Source information =>
________

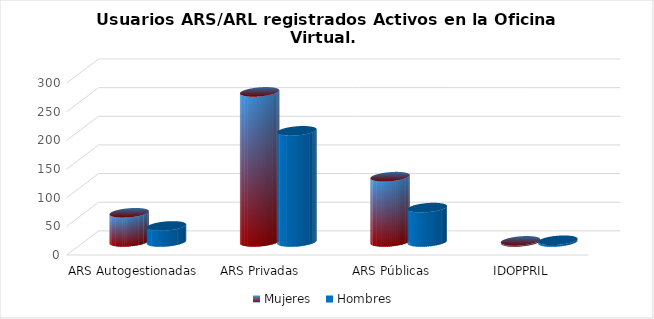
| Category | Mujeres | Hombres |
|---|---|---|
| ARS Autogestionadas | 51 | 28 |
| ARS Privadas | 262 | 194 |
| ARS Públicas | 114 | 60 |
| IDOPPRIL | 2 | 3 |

________

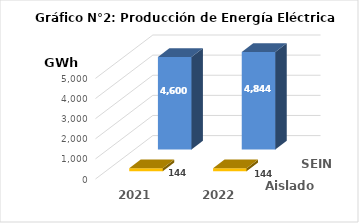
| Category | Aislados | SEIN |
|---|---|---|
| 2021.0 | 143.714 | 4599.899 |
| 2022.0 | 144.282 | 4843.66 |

________

Task prompt => All that belongs in your answer is the stretch of entries above from the line with "Mujeres | Hombres |" through the line with "IDOPPRIL | 2 | 3 |", printed exactly.

The completed task =>
| Category | Mujeres | Hombres |
|---|---|---|
| ARS Autogestionadas | 51 | 28 |
| ARS Privadas | 262 | 194 |
| ARS Públicas | 114 | 60 |
| IDOPPRIL | 2 | 3 |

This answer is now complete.